_Task prompt:_ In the entries that follow, the first line to write out is the one containing "Plan des fouilles", and the last is the one containing "Blick vom Turm". Reproduce that stretch exactly, with nothing before or after it.

_Data under study:_
☆ ☆ ☆

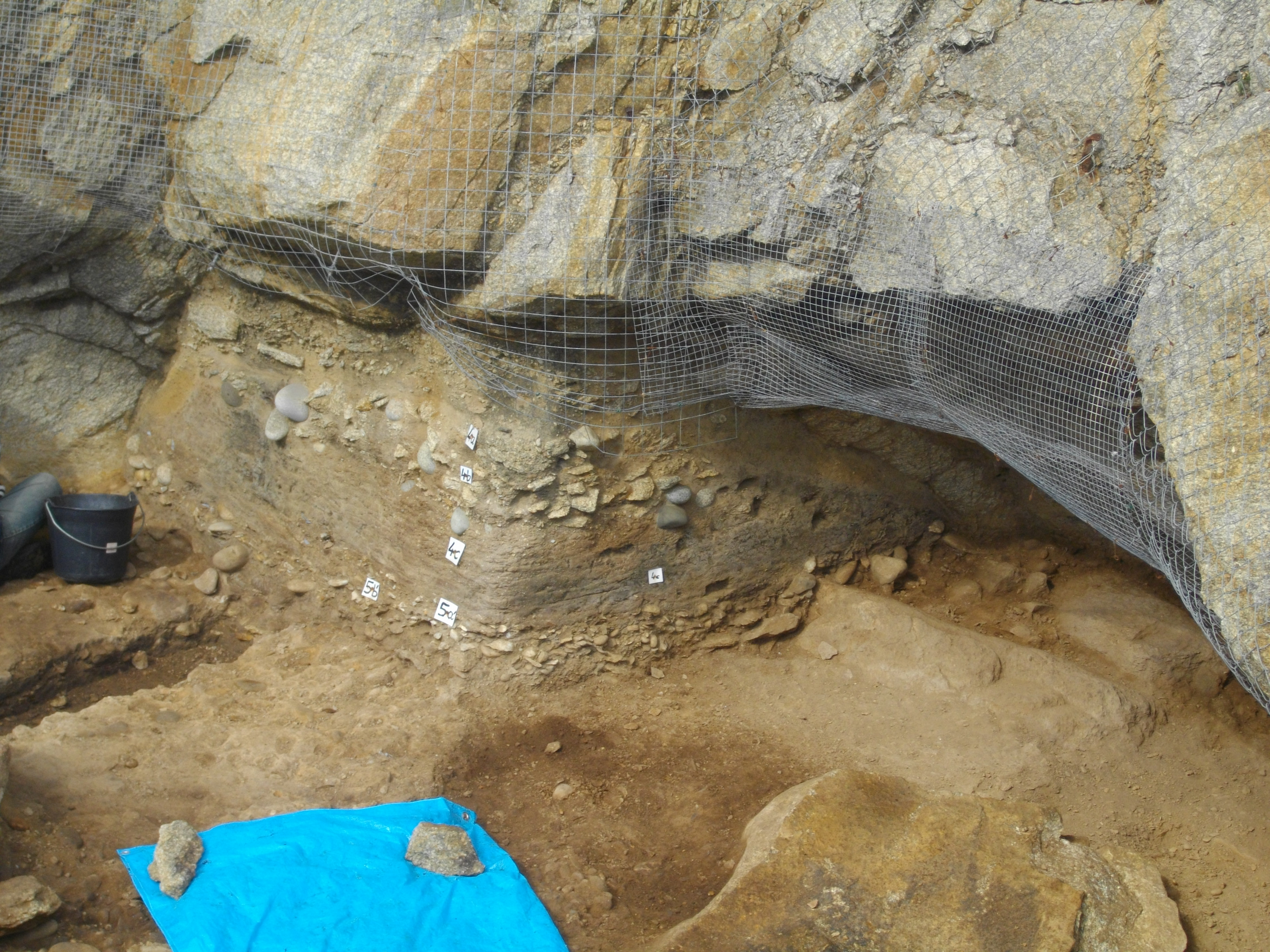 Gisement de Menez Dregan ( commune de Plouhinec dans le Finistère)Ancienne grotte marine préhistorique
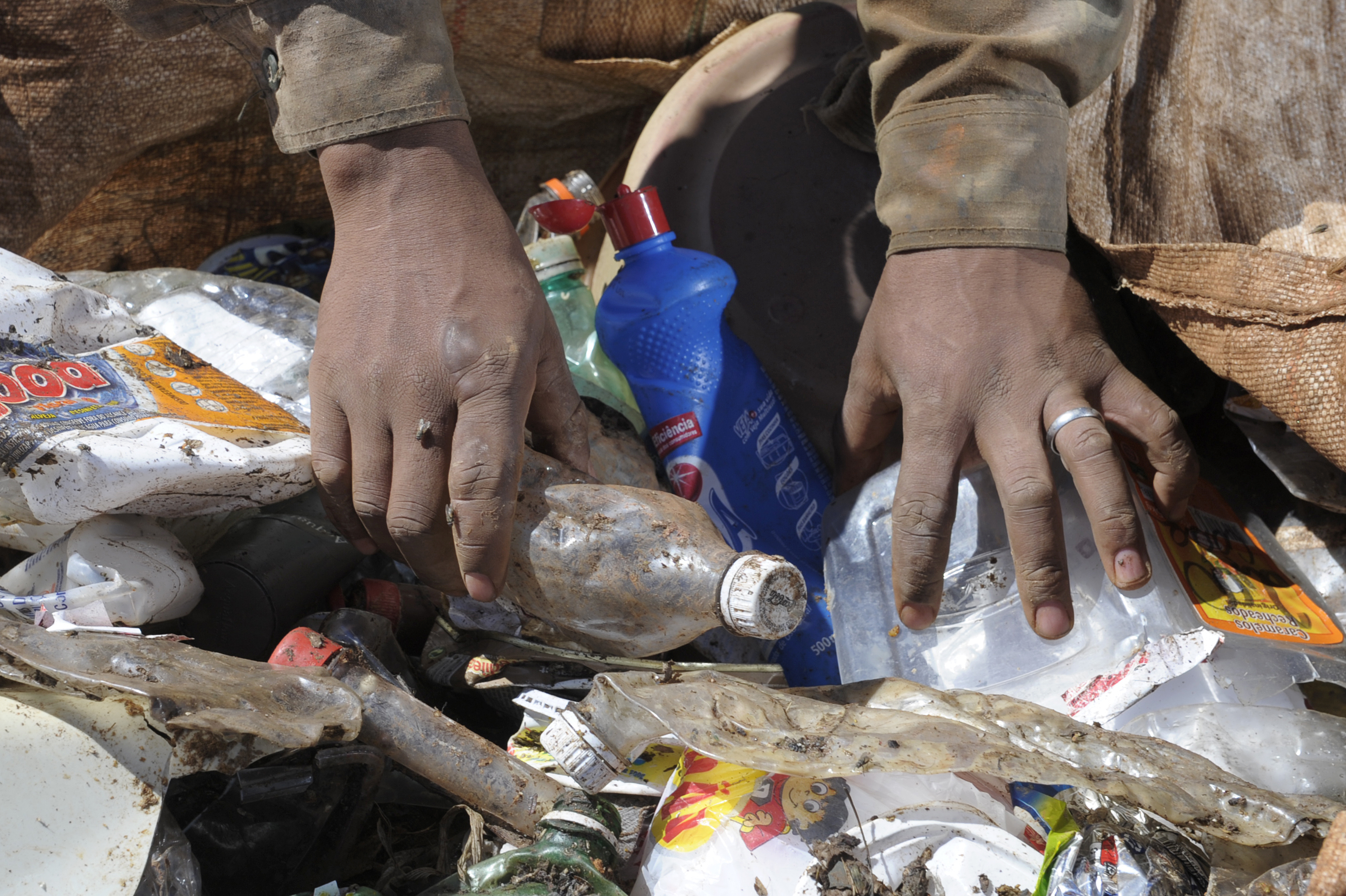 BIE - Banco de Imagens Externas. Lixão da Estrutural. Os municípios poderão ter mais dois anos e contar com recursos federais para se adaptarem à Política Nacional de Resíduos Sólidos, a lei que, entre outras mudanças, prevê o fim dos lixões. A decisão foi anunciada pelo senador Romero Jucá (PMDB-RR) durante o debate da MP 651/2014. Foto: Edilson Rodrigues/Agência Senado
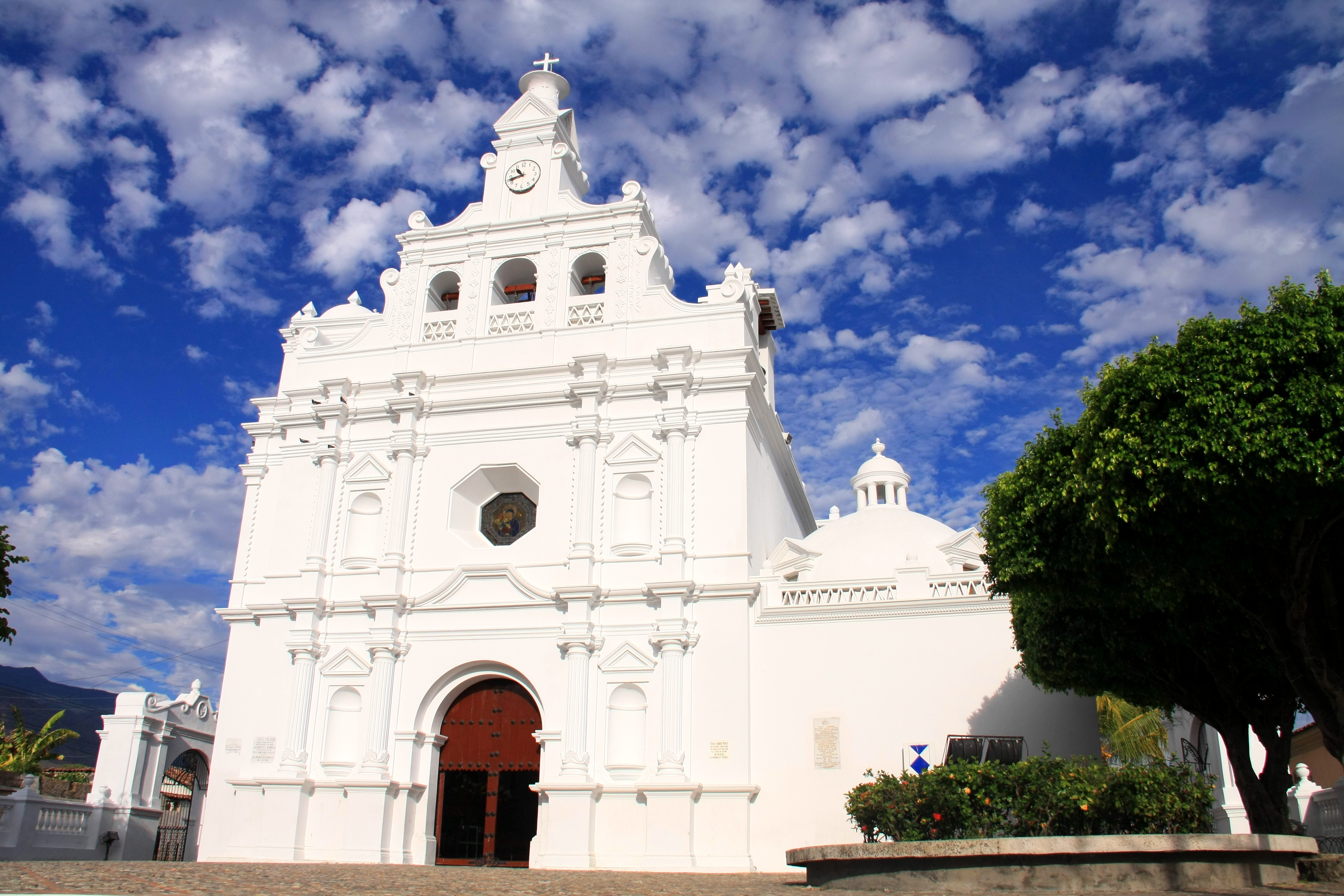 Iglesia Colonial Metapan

☆ ☆ ☆

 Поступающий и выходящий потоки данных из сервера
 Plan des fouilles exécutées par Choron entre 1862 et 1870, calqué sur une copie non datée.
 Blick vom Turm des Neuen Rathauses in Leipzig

☆ ☆ ☆

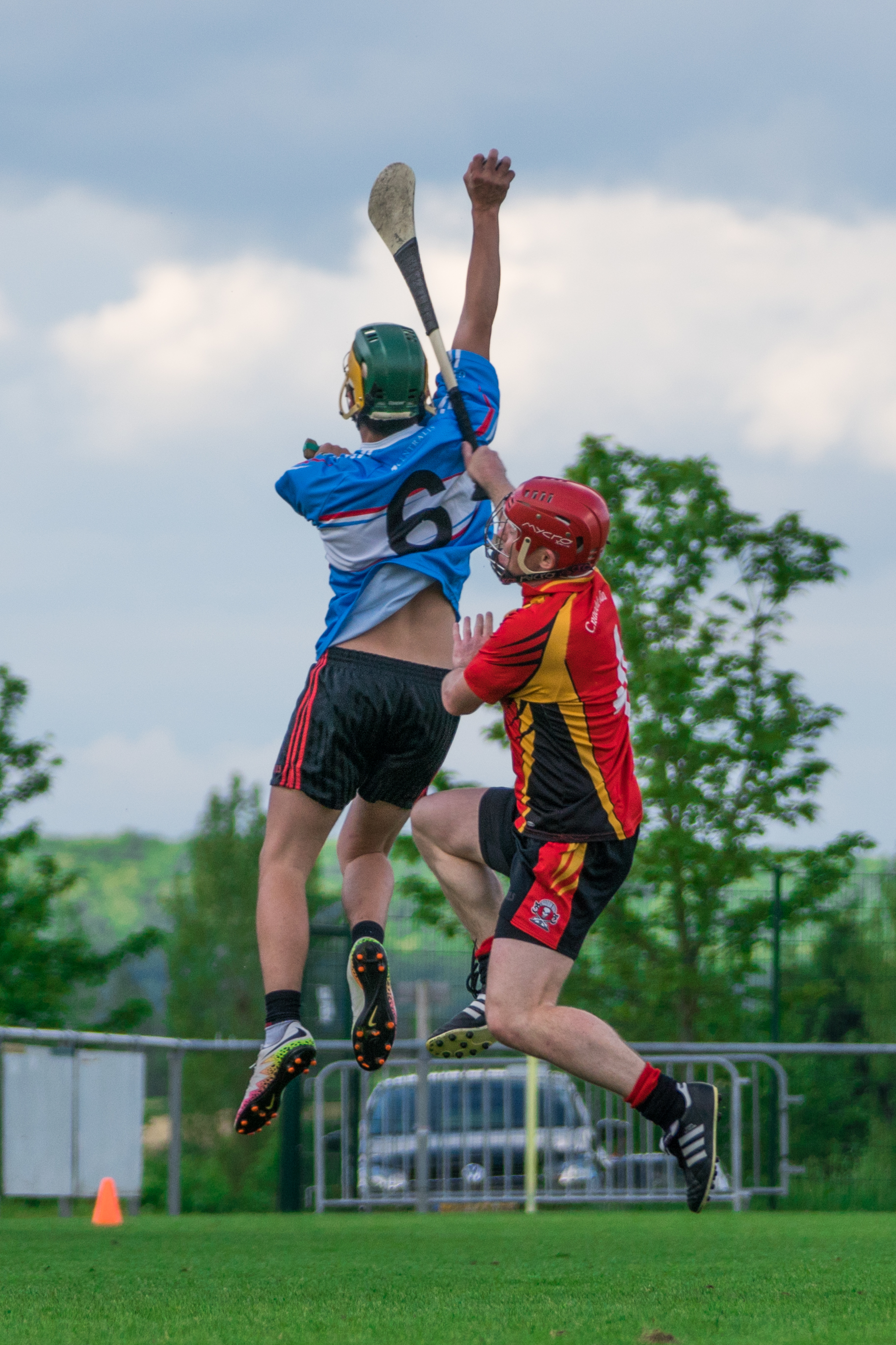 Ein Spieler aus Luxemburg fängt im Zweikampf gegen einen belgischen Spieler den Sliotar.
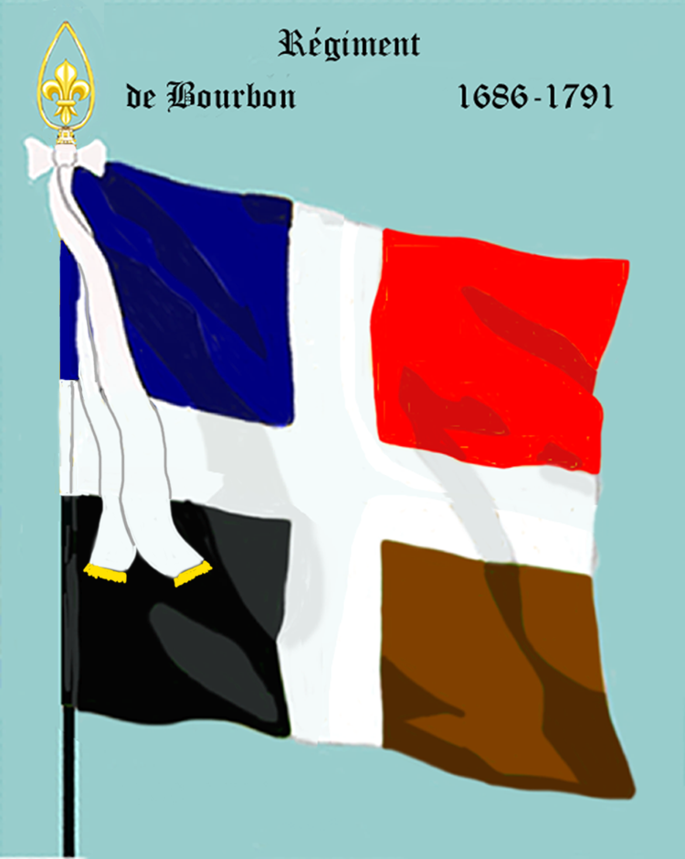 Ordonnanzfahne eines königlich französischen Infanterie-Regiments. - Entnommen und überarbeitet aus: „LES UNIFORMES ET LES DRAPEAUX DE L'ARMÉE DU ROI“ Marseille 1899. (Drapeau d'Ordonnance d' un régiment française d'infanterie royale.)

☆ ☆ ☆

_Output for this exercise:_
 Plan des fouilles exécutées par Choron entre 1862 et 1870, calqué sur une copie non datée.
 Blick vom Turm des Neuen Rathauses in Leipzig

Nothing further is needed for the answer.